The T-Bar Row and the dumb bell step ups were the hardest exercises for me in this workout.  I found out I was still pretty fatigued from the T-Bar Rows I'd done in the one on one workout earlier in the week and the minute I had to do them in the circuit seemed like an hour.  While Matthew's attention is on the group, I will say having a group there does make you keep trying for longer than you would alone out of self-pride and not wanting to be the one who quit.

What is a T-Bar Row?  Here's a video of Keith Norris doing a variety of exercises.  At 2:30 he demonstrates the T-Bar Row.

The dumb bell step ups were hard for me because the step was pretty high for my height.  My partner who must have been at least 5'11" had no problems with it.  I'm 5'6".   Matthew said the height shouldn't make that much of a difference with difficulty.  I don't know about that.  If it doesn't, my legs are weak.  **Since posting this initially, Mathew has clarified that he said that the height of the step *DID* make a difference.  I've made the edit, but at the time my workout partner and I believed that he said that it did not, so I labored through the workout thinking it shouldn't, so I can't say that misunderstanding didn't effect my mindset.  I worked in some of the bonus ab wheeling two times during the circuit.  Yes, this is the ab wheel that was all over the infomercials a few years ago.  

The arm straps for the Knee-Ups.

The second bonus was the Ab Strap Knee-Ups.  This looked a bit dangerous to me so I didn't want to try it in the circuit as I figured it might take me the full minute to get my arms in the straps.  I asked Matthew to demonstrate and show me how to do this exercise after the workout ended.  After only a few reps, my abs were done and remained done until my next one on one workout.  

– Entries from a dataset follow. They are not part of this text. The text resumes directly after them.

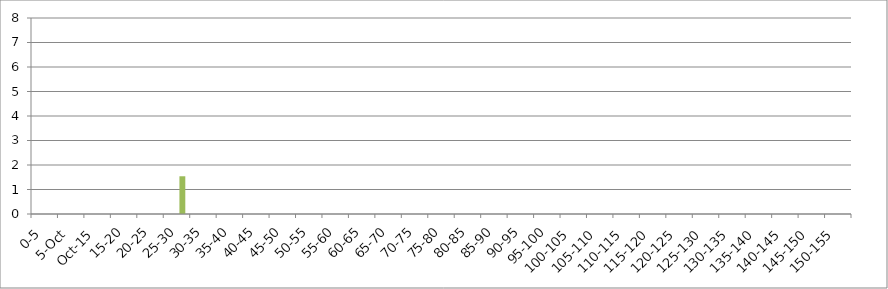
| Category | 119875 | 146067 | 241240 |
|---|---|---|---|
| 0-5 | 0 | 0 | 0 |
| 5.Oct | 0 | 0 | 0 |
| Oct.15 | 0 | 0 | 0 |
| 15-20 | 0 | 0 | 0 |
| 20-25 | 0 | 0 | 0 |
| 25-30 | 0 | 0 | 1.54 |
| 30-35 | 0 | 0 | 0 |
| 35-40 | 0 | 0 | 0 |
| 40-45 | 0 | 0 | 0 |
| 45-50 | 0 | 0 | 0 |
| 50-55 | 0 | 0 | 0 |
| 55-60 | 0 | 0 | 0 |
| 60-65 | 0 | 0 | 0 |
| 65-70 | 0 | 0 | 0 |
| 70-75 | 0 | 0 | 0 |
| 75-80 | 0 | 0 | 0 |
| 80-85 | 0 | 0 | 0 |
| 85-90 | 0 | 0 | 0 |
| 90-95 | 0 | 0 | 0 |
| 95-100 | 0 | 0 | 0 |
| 100-105 | 0 | 0 | 0 |
| 105-110 | 0 | 0 | 0 |
| 110-115 | 0 | 0 | 0 |
| 115-120 | 0 | 0 | 0 |
| 120-125 | 0 | 0 | 0 |
| 125-130 | 0 | 0 | 0 |
| 130-135 | 0 | 0 | 0 |
| 135-140 | 0 | 0 | 0 |
| 140-145 | 0 | 0 | 0 |
| 145-150 | 0 | 0 | 0 |
| 150-155 | 0 | 0 | 0 |

Weekly Paleo Review of Training: 

Time in Gym/Other Activity: Not much to report here other than my yard looks fantastic!  

Biggest Challenge:  My biggest challenges this week were jumping and getting over my bad attitude.  Whatever you have going on in your life, you can put it aside and/or even channel that bad energy for 30 minutes in the gym.  

Nutrition: I've been more vigilant this week watching my fat intake, per Amy's instructions.  After my one on one workout this week was the first time I've left Efficient Exercise and nearly immediately after leaving I had crazy hunger pains.  

Mood/Attitude:  I left my one on one workout feeling really good.   My mood for the group workout going in was not good.  I was having a bad day for a few personal reasons and I walked into the gym with sad beaten down attitude.  While many times I talk about focusing on yourself and not what others are doing, on this day, it was good to have a group around to keep me accountable to try hard and push myself harder than I would if I went to a gym by myself.